To educate future parents, Shupe urged the couple to write a review of the birth center online, calling it “the biggest help to the community that this couple could do."

Cases like Baum’s show that licensure doesn’t guarantee a positive experience, Shupe said. But it can assure parents that a provider has a minimum level of education, Richardson notes, and it provides an additional layer of accountability outside of the criminal justice system if midwives act outside their scope.

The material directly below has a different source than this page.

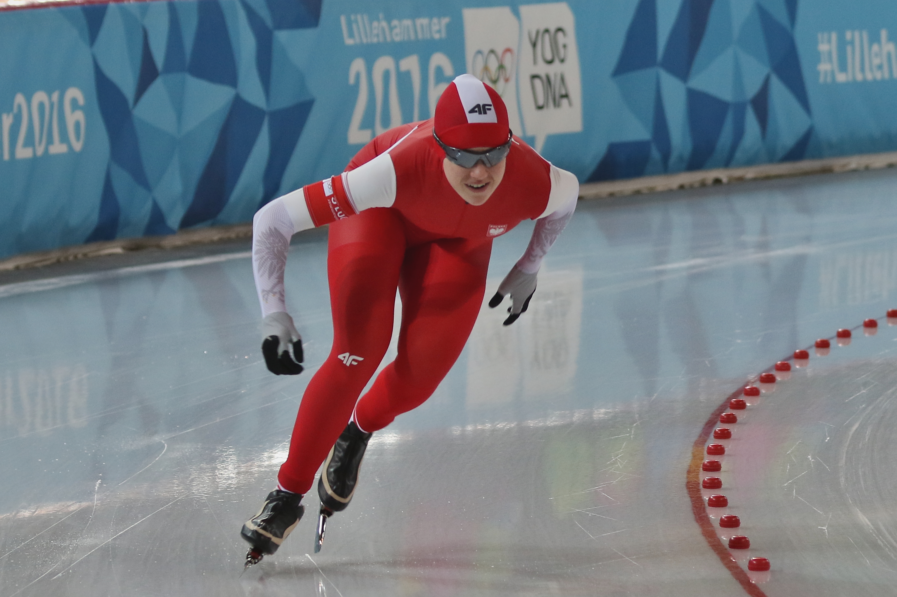 Lillehammer 2016 - Speed skating Ladies' 500m race 2 - Karolina Gasecka
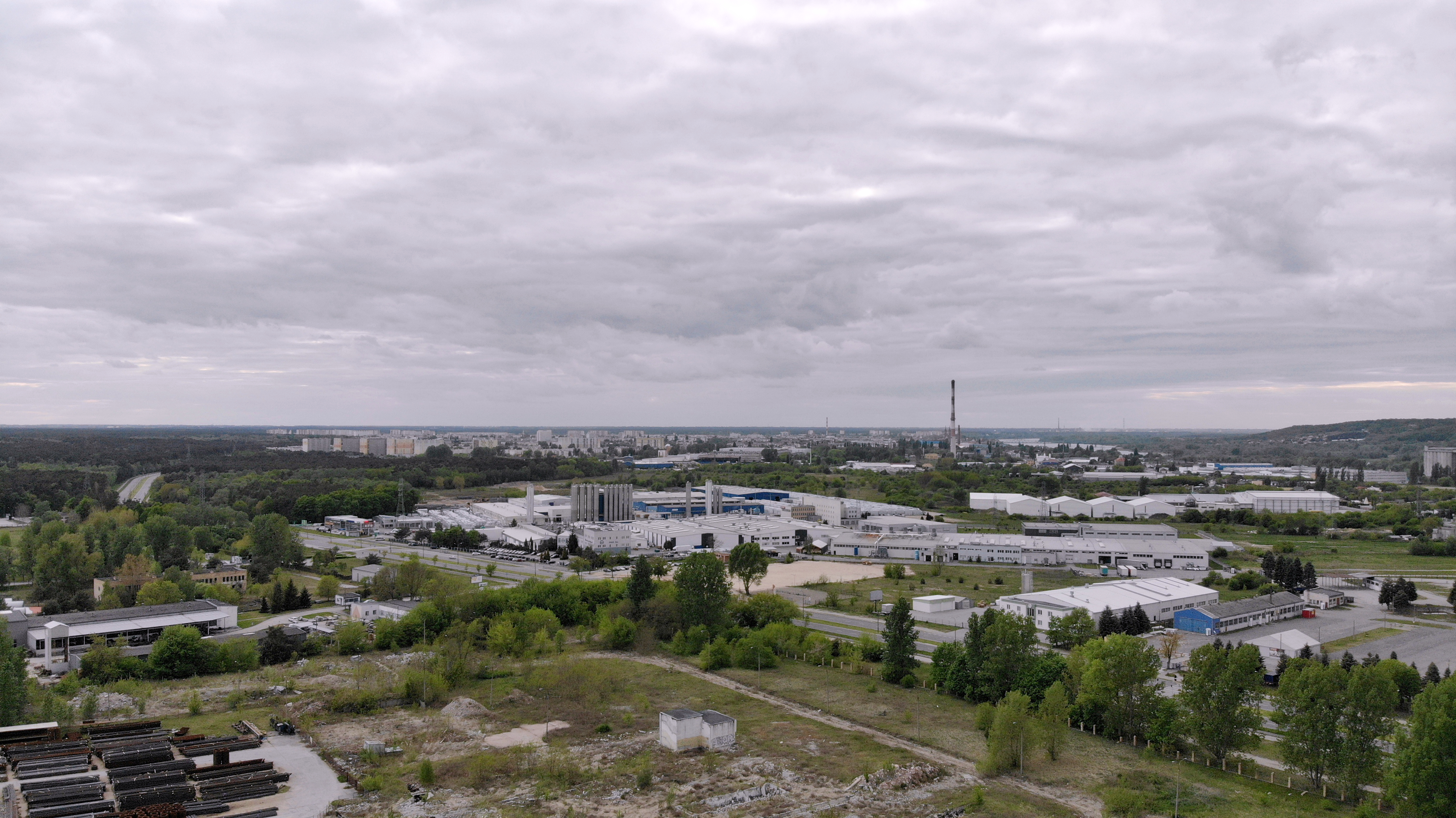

“You know that there has been some process where they’ve had to take classes, where they’ve had to take a test or they’ve had to do clinical work that was supervised,” she said. “So you don’t have somebody who says, ‘Hey, I had a dream that God wants me to be midwife, so now I’m a midwife.’ Those are the ones that really, really concern me.”

Baum said she struggled with guilt for a long time after her birth, feeling that she’d put her daughter at risk — a sentiment shared by several other parents FOX 13 News spoke to for this story.

“It was me who chose the birthing center,” Baum said. “It was me who defended them to my parents, to my husband’s parents, to our family, to our friends every time anyone would question my decision to go to the birthing center. I would defend them and say, ‘You know what? Women have been giving birth like this for thousands of years and what could go wrong?’ It will be fine.”

Years later, she now sees what happened to her in a different light.

“It wasn’t my fault,” she said. “There is a serious lack of information."